Invited lecture: Input dc voltage and output ac current ripples in voltage source inverters

#Voltage #inverters #current #ripple #renewable #energy

Abstract

Nowadays, voltage source inverters (VSIs) are the most popular switching converters due to their capability to interface dc and ac power systems. Applications are ranging from few kilowatts up to several megawatts, with many possible configurations regarding the phase number (i.e, single-phase, three-phase, and multiphase) and the number of output voltage levels (two-level and many multilevel topologies). Specifically, a VSI can be found in all the grid-connected energy-concerning systems, since the energy storage and most of the renewable generation systems are based on dc technologies (batteries, supercapacitors, fuel cells, photovoltaics, etc). Even in case of ac generation systems, an intermediate dc-link to connect the ac grid is usually adopted (i.e. back-to-back configurations for wind and hydroelectric generation, flywheels, etc). A VSI can be also found in all the motor-drive applications, for the known advantages of ac motors over dc motors, with an increasing interest towards multiphase machines for the sake of the drive reliability and the post-fault operation capabilities.

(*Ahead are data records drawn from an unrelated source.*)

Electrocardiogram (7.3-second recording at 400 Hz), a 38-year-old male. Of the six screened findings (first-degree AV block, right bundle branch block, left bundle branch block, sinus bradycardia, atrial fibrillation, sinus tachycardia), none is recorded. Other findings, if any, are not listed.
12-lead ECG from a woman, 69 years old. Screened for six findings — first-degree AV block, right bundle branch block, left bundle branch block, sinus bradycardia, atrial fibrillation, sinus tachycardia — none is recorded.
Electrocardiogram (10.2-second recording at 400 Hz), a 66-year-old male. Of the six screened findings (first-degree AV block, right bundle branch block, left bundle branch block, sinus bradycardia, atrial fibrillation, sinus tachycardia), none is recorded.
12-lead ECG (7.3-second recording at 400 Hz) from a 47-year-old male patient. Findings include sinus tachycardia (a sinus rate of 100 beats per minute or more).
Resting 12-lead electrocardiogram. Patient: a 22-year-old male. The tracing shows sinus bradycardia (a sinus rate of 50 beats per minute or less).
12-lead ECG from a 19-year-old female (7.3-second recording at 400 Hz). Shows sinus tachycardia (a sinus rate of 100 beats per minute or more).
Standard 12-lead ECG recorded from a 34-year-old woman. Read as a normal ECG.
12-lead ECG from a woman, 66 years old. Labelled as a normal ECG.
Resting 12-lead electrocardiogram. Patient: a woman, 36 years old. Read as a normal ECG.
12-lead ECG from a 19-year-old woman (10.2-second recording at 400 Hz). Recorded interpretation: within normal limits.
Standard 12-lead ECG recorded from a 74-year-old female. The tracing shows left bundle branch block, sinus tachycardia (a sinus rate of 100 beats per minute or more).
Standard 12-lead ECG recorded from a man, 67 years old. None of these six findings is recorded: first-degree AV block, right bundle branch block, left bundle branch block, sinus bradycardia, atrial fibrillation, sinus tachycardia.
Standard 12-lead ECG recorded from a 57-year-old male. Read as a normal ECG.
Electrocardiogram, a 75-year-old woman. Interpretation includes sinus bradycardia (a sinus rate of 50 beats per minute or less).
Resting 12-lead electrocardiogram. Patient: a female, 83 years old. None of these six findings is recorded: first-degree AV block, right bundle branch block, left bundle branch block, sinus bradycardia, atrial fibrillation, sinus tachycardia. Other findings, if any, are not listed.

As all the switching converters, VSIs suffer the concern of voltage and current harmonics, both at the dc (input) and the ac (output) sides. The mitigation of the switching harmonics is performed by ac-link series inductors, leading to a residual ac current ripple, and dc-link parallel capacitors, leading to a residual dc voltage ripple. The design of these reactive components is a key aspect for the performance of the whole dc/ac conversion system, and the analytical determination/prediction of current and voltage input/output ripples becomes a crucial element.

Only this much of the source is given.